I did some experiments with the grouper object this afternoon. I'd imagine something like this (I'm not particularly fond of the bounds-type detection, but of course we can just require pd.IntervalIndex objects):

@attrs.define
class Grouper:
    """grouper for use with `flox.xarray.xarray_reduce`

    Parameter
    ---------
    over : hashable or DataArray
        The coordinate to group over. If a hashable, has to be a variable on the
        data. If a `DataArray`, its dimensions have to be a subset of the data's.
    values : list-like, array-like, or DataArray, optional
        The expected group labels. Mutually exclusive with `bins`.
    bins : DataArray or IntervalIndex, optional
        The bins used to group the data. Can either be a `IntervalIndex`, a `DataArray`
        of `n + 1` vertices, or a `DataArray` of `(n, 2)` bounds.

        Mutually exclusive with `values`.
    bounds_dim : hashable, optional
        The bounds dimension if the bins were passed as bounds.
    """

    over = attrs.field()

    bins = attrs.field(kw_only=True, default=None)
    values = attrs.field(kw_only=True, default=None)
    labels = attrs.field(init=False, default=None)

    bounds_dim = attrs.field(kw_only=True, default=None, repr=False)

    def __attrs_post_init__(self):
        if self.bins is not None and self.values is not None:
            raise TypeError("cannot specify both bins and group labels")

        if self.bins is not None:
            self.labels = to_intervals(self.bins, self.bounds_dim)
        elif self.values is not None:
            self.labels = self.values

    @property
    def is_bin(self):
        if self.labels is None:
            return None

        return self.bins is not None

def merge_lists(*lists):
    def merge_elements(elements):
        filtered = [element for element in elements if element is not None]

        return more_itertools.first(filtered, default=None)

    return [merge_elements(elements) for elements in zip(*lists)]

def groupby(obj, *by, **flox_kwargs):
    orig_expected_groups = flox_kwargs.get("expected_groups", [None] * len(by))
    orig_isbin = flox_kwargs.get("isbin", [None] * len(by))

    extracted = ((grouper.over, grouper.labels, grouper.is_bin) for grouper in by)
    by_, expected_groups, isbin = (list(_) for _ in more_itertools.unzip(extracted))
    flox_kwargs["expected_groups"] = tuple(
        merge_lists(orig_expected_groups, expected_groups)
    )
    flox_kwargs["isbin"] = merge_lists(orig_isbin, isbin)

    return flox.xarray.xarray_reduce(obj, *by_, **flox_kwargs)

flox.xarray.xarray_reduce(
    data,
    Grouper(over="x", bins=pd.IntervalIndex.from_breaks(coords["x_vertices"])),
    Grouper(over=data.y, values=["a", "b", "c"]),
    func="mean",
)

dcherian commented 2 years ago

pd.cut uses labels to specify output labels for binning. So we could have values and bins at the same time (though I prefer labels over values and expected_groups).
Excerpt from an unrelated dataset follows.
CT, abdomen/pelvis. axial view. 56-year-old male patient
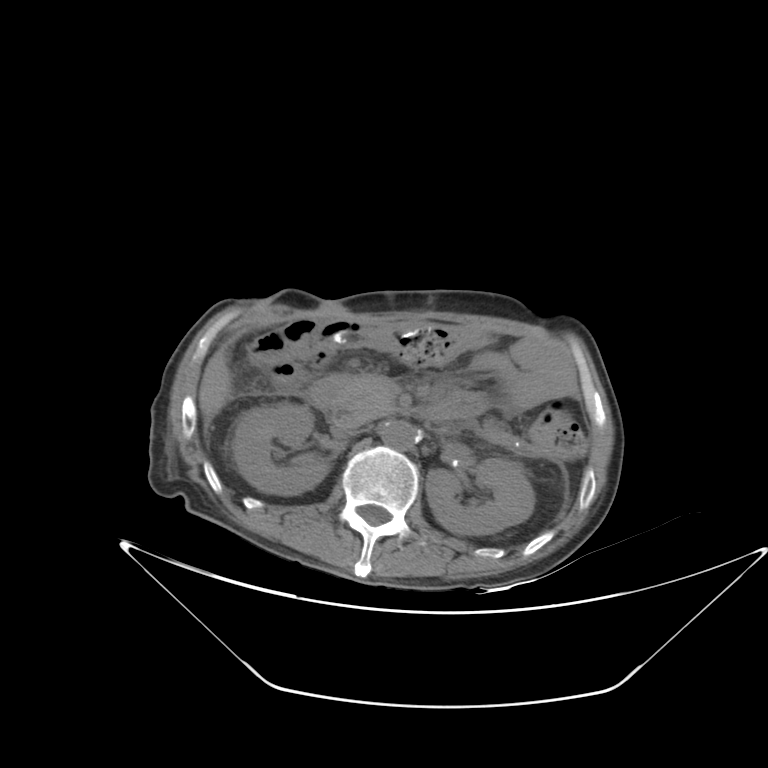
<organs><organ name="right kidney" x1="231" y1="402" x2="329" y2="495"/><organ name="left kidney" x1="426" y1="458" x2="534" y2="534"/><organ name="liver" x1="199" y1="349" x2="231" y2="419"/><organ name="aorta" x1="382" y1="421" x2="417" y2="450"/><organ name="inferior vena cava" x1="331" y1="423" x2="356" y2="437"/><organ name="pancreas" x1="330" y1="374" x2="395" y2="426"/><organ name="duodenum" x1="307" y1="377" x2="480" y2="423"/></organs>

The nice thing is that we could also support pd.Grouper to do resampling, and other grouping at the same time.

I really like this Grouper idea. On a minor note, I think I prefer by (or key from pd.Grouper) instead of over (also see https://github.com/pydata/xarray/issues/324 )

keewis commented 2 years ago

well, I'm not really attached to the names, so that sounds good to me?